But what if there were a way to let non-experts craft different robotic designs — in one sitting?
Researchers from MIT’s Computer Science and Artificial Intelligence Laboratory (CSAIL) are getting closer to doing exactly that. In a new paper, they present a system called “Interactive Robogami” that lets you design a robot in minutes, and then 3-D print and assemble it in as little as four hours.
One of the key features of the system is that it allows designers to determine both the robot’s movement (“gait”) and shape (“geometry”), a capability that’s often separated in design systems.
“Designing robots usually requires expertise that only mechanical engineers and roboticists have,” says PhD student and co-lead author Adriana Schulz. “What’s exciting here is that we’ve created a tool that allows a casual user to design their own robot by giving them this expert knowledge.”
The paper, which is being published in the new issue of the International Journal of Robotics Research, was co-led by PhD graduate Cynthia Sung alongside MIT professors Wojciech Matusik and Daniela Rus.
The other co-authors include PhD student Andrew Spielberg, former master’s student Wei Zhao, former undergraduate Robin Cheng, and Columbia University professor Eitan Grinspun. (Sung is now an assistant professor at the University of Pennsylvania.)
How it works
3-D printing has transformed the way that people can turn ideas into real objects, allowing users to move away from more traditional manufacturing. Despite these developments, current design tools still have space and motion limitations, and there’s a steep learning curve to understanding the various nuances.
Interactive Robogami aims to be much more intuitive. It uses simulations and interactive feedback with algorithms for design composition, allowing users to focus on high-level conceptual design. Users can choose from a library of over 50 different bodies, wheels, legs, and “peripherals,” as well as a selection of different steps (“gaits”).
Importantly, the system is able to guarantee that a design is actually possible, analyzing factors such as speed and stability to make suggestions and ensure that, for example, the user doesn’t create a robot so top-heavy that it can’t move without tipping over.

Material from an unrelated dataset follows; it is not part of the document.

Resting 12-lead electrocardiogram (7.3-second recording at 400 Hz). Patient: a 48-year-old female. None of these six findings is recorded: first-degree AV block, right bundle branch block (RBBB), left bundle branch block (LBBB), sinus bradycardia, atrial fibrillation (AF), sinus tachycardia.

Once designed, the robot is then fabricated. The team’s origami-inspired “3-D print and fold” technique involves printing the design as flat faces connected at joints, and then folding the design into the final shape, combining the most effective parts of 2-D and 3-D printing.

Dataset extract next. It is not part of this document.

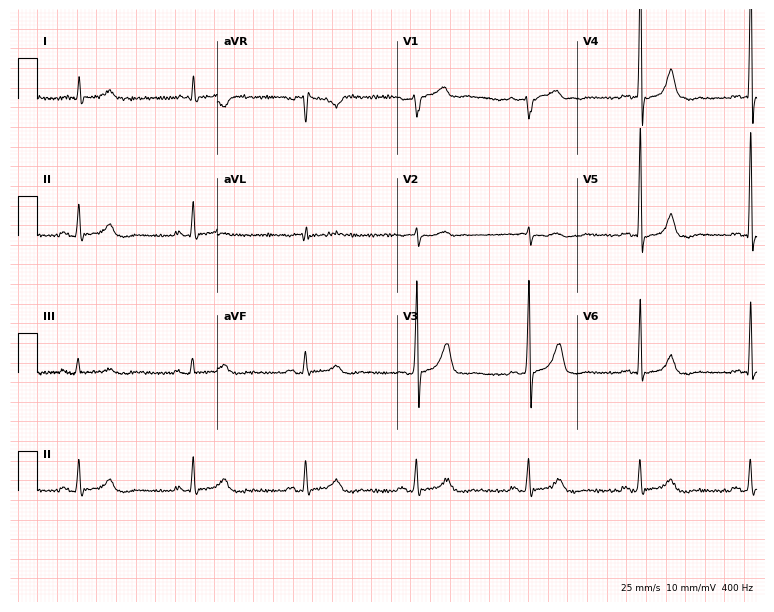
Standard 12-lead ECG recorded from a 56-year-old male patient. Read as a normal ECG.

“3-D printing lets you print complex, rigid structures, while 2-D fabrication gives you lightweight but strong structures that can be produced quickly,” Sung says. “By 3-D printing 2-D patterns, we can leverage these advantages to develop strong, complex designs with lightweight materials.”
Results
To test the system, the team used eight subjects who were given 20 minutes of training and asked to perform two tasks.
One task involved creating a mobile, stable car design in just 10 minutes. In a second task, users were given a robot design and asked to create a trajectory to navigate the robot through an obstacle course in the least amount of travel time.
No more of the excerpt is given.